5-analyte assay reliably classifies severity of 
illness, predicts mortality risk, provides insights for therapeutic 
strategies.
A rapid five-biomarker assay for sepsis in 
development for more than a decade classified severity of infection and 
predicted mortality risk in more than 400 pediatric patients. When adapted to 
mouse models, this blood test reliably predicted mortality risk and revealed 
that those with a higher risk for mortality had a heavier bacterial burden that 
responded to increased doses of antibiotics rather than anti-inflammatory 
medications. The results, published in Science Translational Medicine, could 
pave the way for new therapeutic approaches in sepsis management, according to 
the study authors.
Sepsis’ heterogeneity has made it difficult for 
researchers to develop new treatments for this deadly disease. However, the 
novel assay Pediatric Sepsis Biomarker Risk Model, or PERSEVERE, could help 
physicians pick the right dosages and drugs for patients, according to Hector 
Wong, MD, director of critical care medicine at Cincinnati Children’s Hospital 
Medical Center and a chief architect of the assay.
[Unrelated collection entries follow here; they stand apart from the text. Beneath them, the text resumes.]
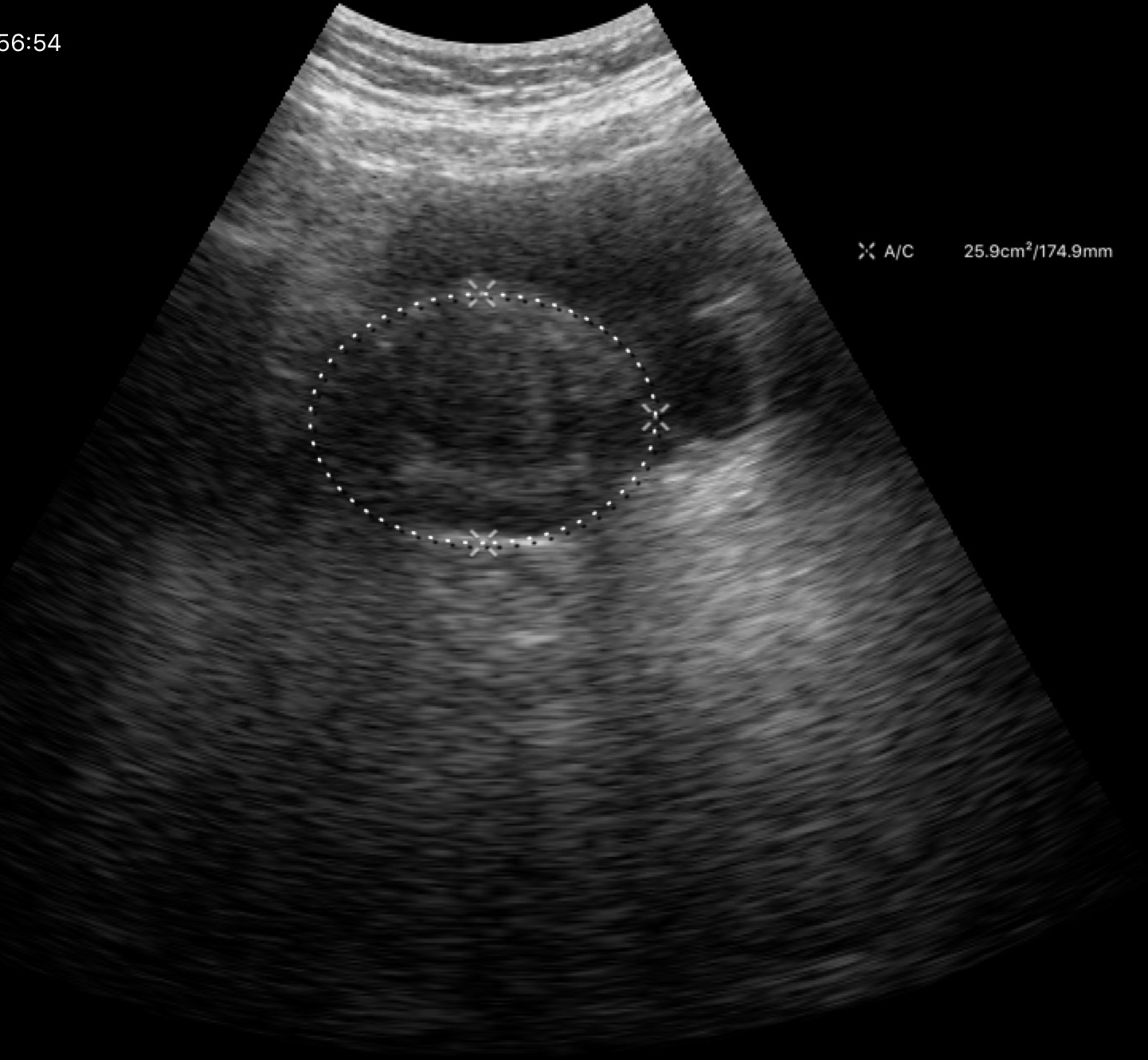
Genitourinary ultrasound.
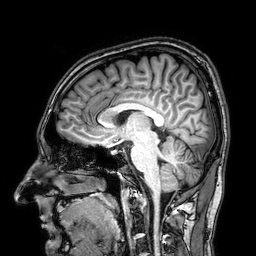
Case:
• modality — 3 Tesla brain MRI
• series — 3D T1-weighted
• study — ring-enhancing brain masses
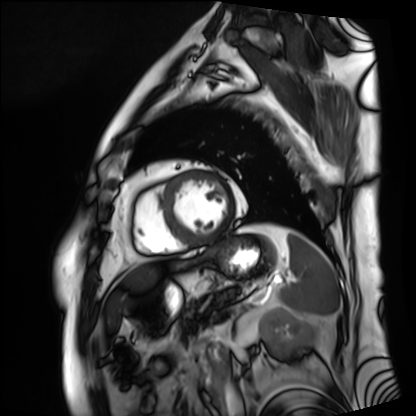
modality — cardiac MRI; subject group — patient.
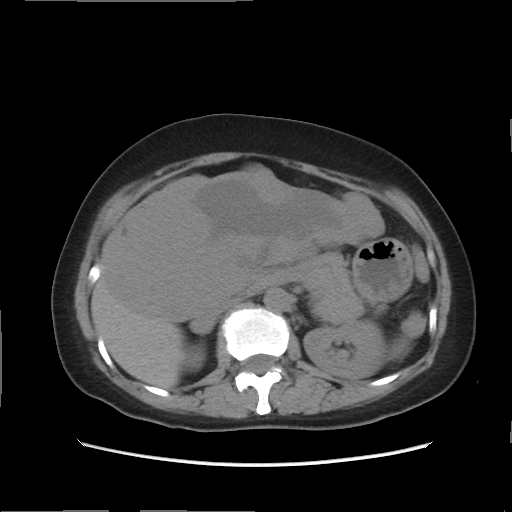
Multiphase abdominal CT, liver, non-contrast phase. Patient: female, age 49.
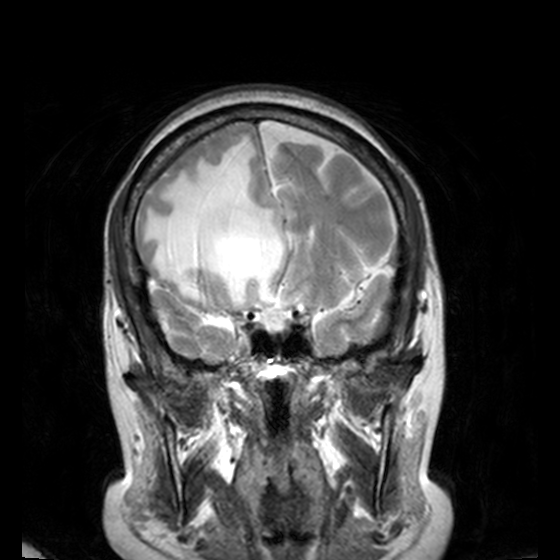
| field | value |
|---|---|
| modality | 3 Tesla brain MRI |
| series | T2-weighted turbo spin echo, 3 mm |
| study | ring-enhancing brain masses |
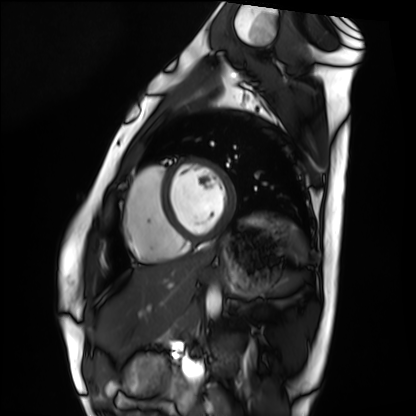
Cardiac MRI.
Subject group: healthy volunteer.
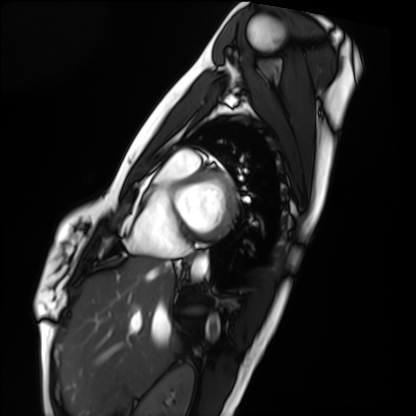
modality: cardiac MRI
subject group: healthy volunteer
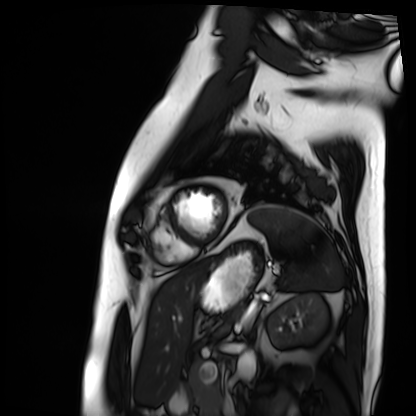
• modality: cardiac MRI
• subject group: patient
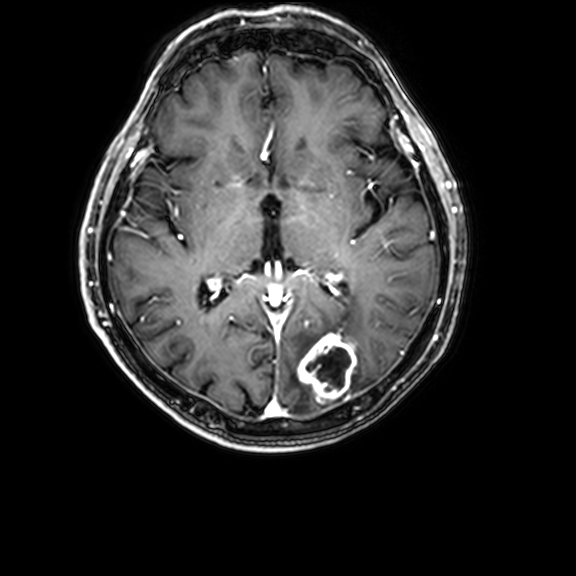
3 Tesla brain MRI. Series: 3D T1-weighted with CLEAR. Study: ring-enhancing brain masses.

Wong and his colleagues in 
their study had two major goals: to prospectively test the PERSEVERE-based 
prognostic enrichment tool and to test whether PERSEVERE biomarkers were 
conserved in experimental mice challenged with sepsis, Wong told. “While this is 
fundamentally interesting, it also opens up many possibilities for testing 
precision medicine concepts for sepsis in the preclinical setting,” Wong said of 
the animal model. 
PERSEVERE has been a work in progress for some time. Wong, 
who presented his developing biomarker test at the Annual Scientific Meeting, 
has since worked to refine the assay platform, narrowing the number of candidate 
biomarkers from 80 to five. Each of these biomarkers reflects sepsis biology: 
C-C chemokine ligand 3 (CCL3); interleukin 8 (IL8); heat shock protein 70 kDa 1B 
(HSPA1B); granzyme B (GZMB), and matrix metallopeptidase 8 (MMP8). From this 
panel, Wong’s team crafted a model that estimated 28-day mortality risk in 
pediatric patients with septic shock.
PERSEVERE II, the new and improved 
test, tested the blood samples of a diverse group of 461 pediatric patients aged 
1 to 18 years with severe sepsis. The patients had been admitted to intensive 
care units and were under care at Wong’s institution and others. Investigators 
determined that the five biomarkers reliably predicted the severity of infection 
and risk of death. “By demonstrating that PERSEVERE performed well during 
prospective testing, we are much more confident that it is a viable clinical 
tool for prognostic enrichment,” Wong said.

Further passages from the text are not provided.